** Opening Dataset extract block **
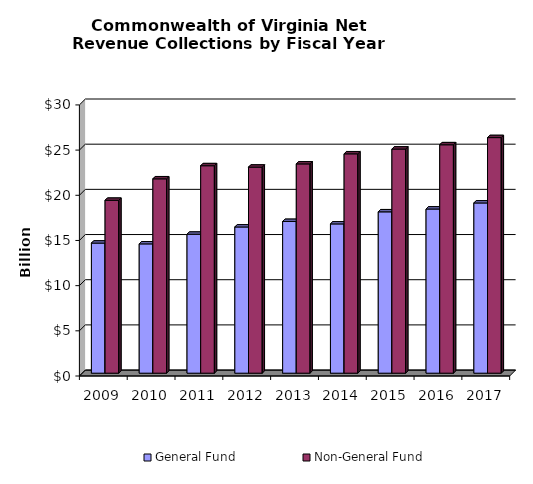
| Category | General Fund | Non-General Fund  |
|---|---|---|
| 2009.0 | 14.398 | 19.134 |
| 2010.0 | 14.31 | 21.508 |
| 2011.0 | 15.379 | 22.96 |
| 2012.0 | 16.182 | 22.803 |
| 2013.0 | 16.792 | 23.162 |
| 2014.0 | 16.52 | 24.275 |
| 2015.0 | 17.857 | 24.805 |
| 2016.0 | 18.17 | 25.28 |
| 2017.0 | 18.84 | 26.074 |
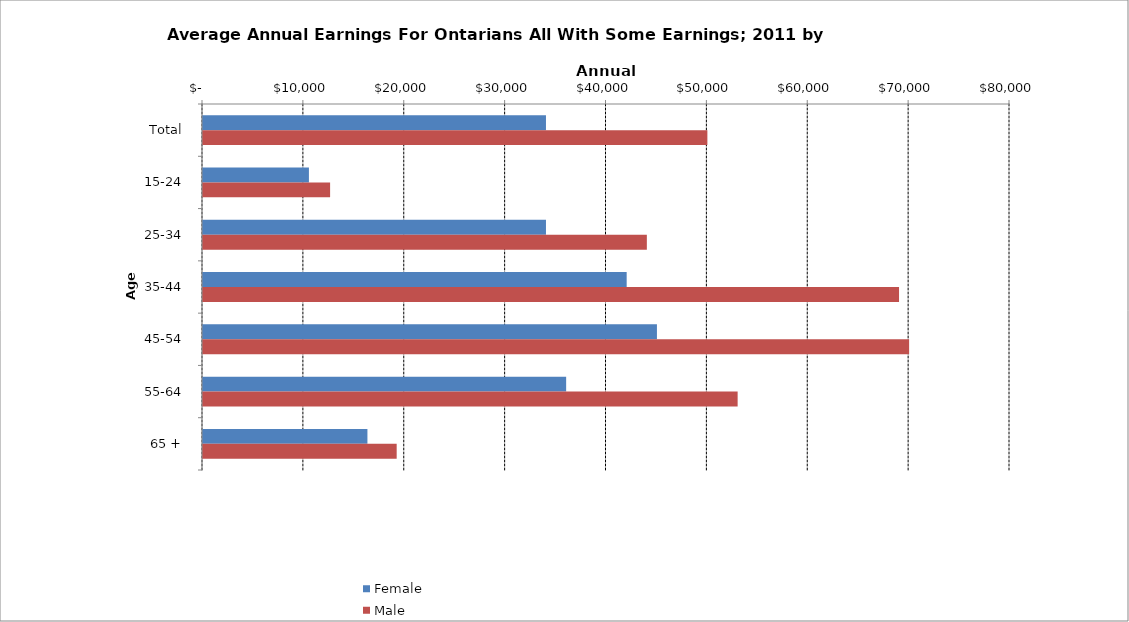
| Category | Female | Male |
|---|---|---|
| Total | 34000 | 50000 |
|  15-24  | 10500 | 12600 |
|  25-34  | 34000 | 44000 |
|  35-44  | 42000 | 69000 |
|  45-54  | 45000 | 70000 |
|  55-64  | 36000 | 53000 |
|  65 +  | 16300 | 19200 |
** Closing Dataset extract block **
■ About this task
Nothing may be altered when you restate the records, but every picture must be dropped.

■ Solution to the problem
| Category | General Fund | Non-General Fund  |
|---|---|---|
| 2009.0 | 14.398 | 19.134 |
| 2010.0 | 14.31 | 21.508 |
| 2011.0 | 15.379 | 22.96 |
| 2012.0 | 16.182 | 22.803 |
| 2013.0 | 16.792 | 23.162 |
| 2014.0 | 16.52 | 24.275 |
| 2015.0 | 17.857 | 24.805 |
| 2016.0 | 18.17 | 25.28 |
| 2017.0 | 18.84 | 26.074 |
| Category | Female | Male |
|---|---|---|
| Total | 34000 | 50000 |
|  15-24  | 10500 | 12600 |
|  25-34  | 34000 | 44000 |
|  35-44  | 42000 | 69000 |
|  45-54  | 45000 | 70000 |
|  55-64  | 36000 | 53000 |
|  65 +  | 16300 | 19200 |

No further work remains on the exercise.